── GIVEN DATA ──

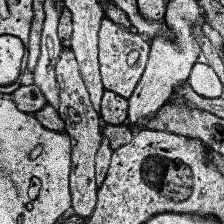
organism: Human
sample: Temporal Lobe
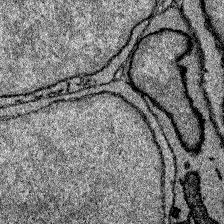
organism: Zebrafish
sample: Larval olfactory bulb
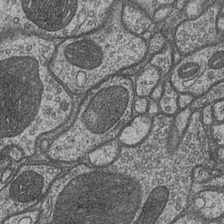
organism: Drosophila
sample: Optic medulla
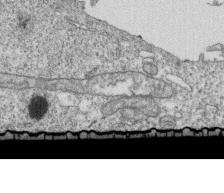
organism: Human
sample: HeLa cell HIV synapse
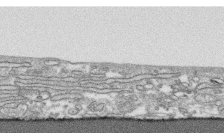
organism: Human
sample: CRL-1474
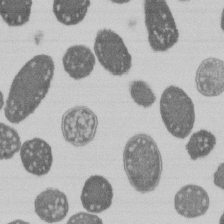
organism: E. coli
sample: Bacterial nucleoid
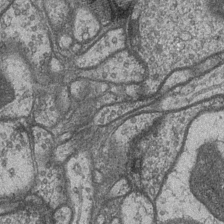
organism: Drosophila
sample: Optic medulla
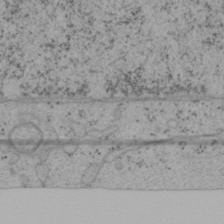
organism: Human
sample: HeLa cells
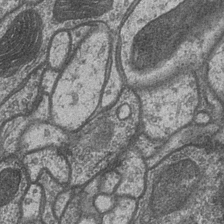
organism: Drosophila
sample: Optic medulla
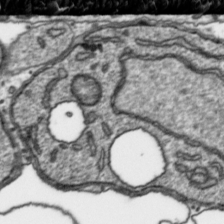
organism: Toxoplasma gondii
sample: Parasites in a vacuole inside a host cell
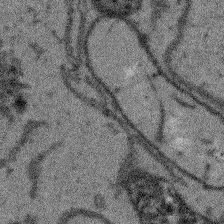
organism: Arabidopsis thaliana
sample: Root tip
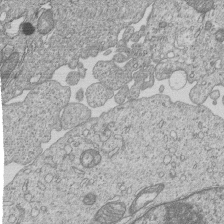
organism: Human
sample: MDA-MB-231 cells
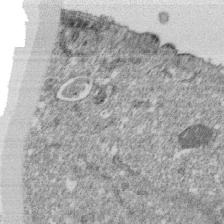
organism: African green monkey
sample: Vero E6 cells infected with SARS-CoV-2
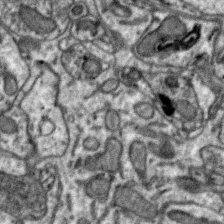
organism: Zebra finch
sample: Brain
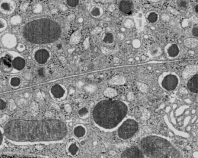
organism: C57BL Mouse
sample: Pancreatic islet
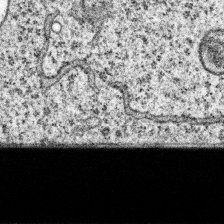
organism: Human
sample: HeLa cells
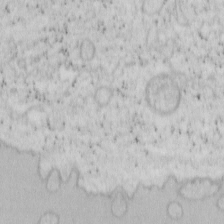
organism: Human
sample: HeLa cells
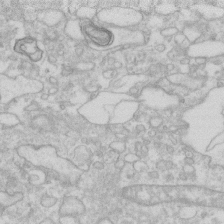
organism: Human
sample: Fibroblast cells
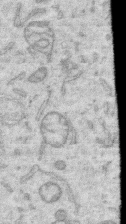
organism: Human
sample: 1205lu cells
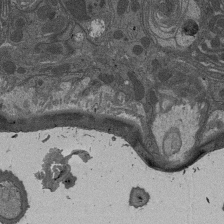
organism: Drosophila
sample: Antenna
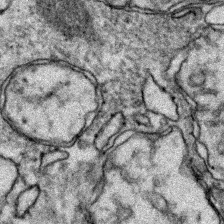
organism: Zebrafish
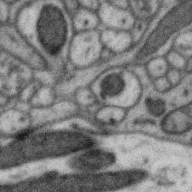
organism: Zebra finch
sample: Brain
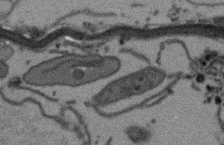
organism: Arabidopsis thaliana
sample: Root tip
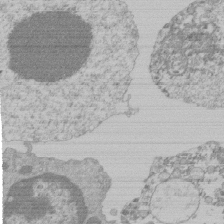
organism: Mouse
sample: Activated Pmel transgenic CD8+ T Cells

───

[TASK]:
Reproduce each entry precisely; the pictures stay out.

[EXERCISE RESPONSE]:
organism: Human
sample: Temporal Lobe
organism: Zebrafish
sample: Larval olfactory bulb
organism: Drosophila
sample: Optic medulla
organism: Human
sample: HeLa cell HIV synapse
organism: Human
sample: CRL-1474
organism: E. coli
sample: Bacterial nucleoid
organism: Drosophila
sample: Optic medulla
organism: Human
sample: HeLa cells
organism: Drosophila
sample: Optic medulla
organism: Toxoplasma gondii
sample: Parasites in a vacuole inside a host cell
organism: Arabidopsis thaliana
sample: Root tip
organism: Human
sample: MDA-MB-231 cells
organism: African green monkey
sample: Vero E6 cells infected with SARS-CoV-2
organism: Zebra finch
sample: Brain
organism: C57BL Mouse
sample: Pancreatic islet
organism: Human
sample: HeLa cells
organism: Human
sample: HeLa cells
organism: Human
sample: Fibroblast cells
organism: Human
sample: 1205lu cells
organism: Drosophila
sample: Antenna
organism: Zebrafish
organism: Zebra finch
sample: Brain
organism: Arabidopsis thaliana
sample: Root tip
organism: Mouse
sample: Activated Pmel transgenic CD8+ T Cells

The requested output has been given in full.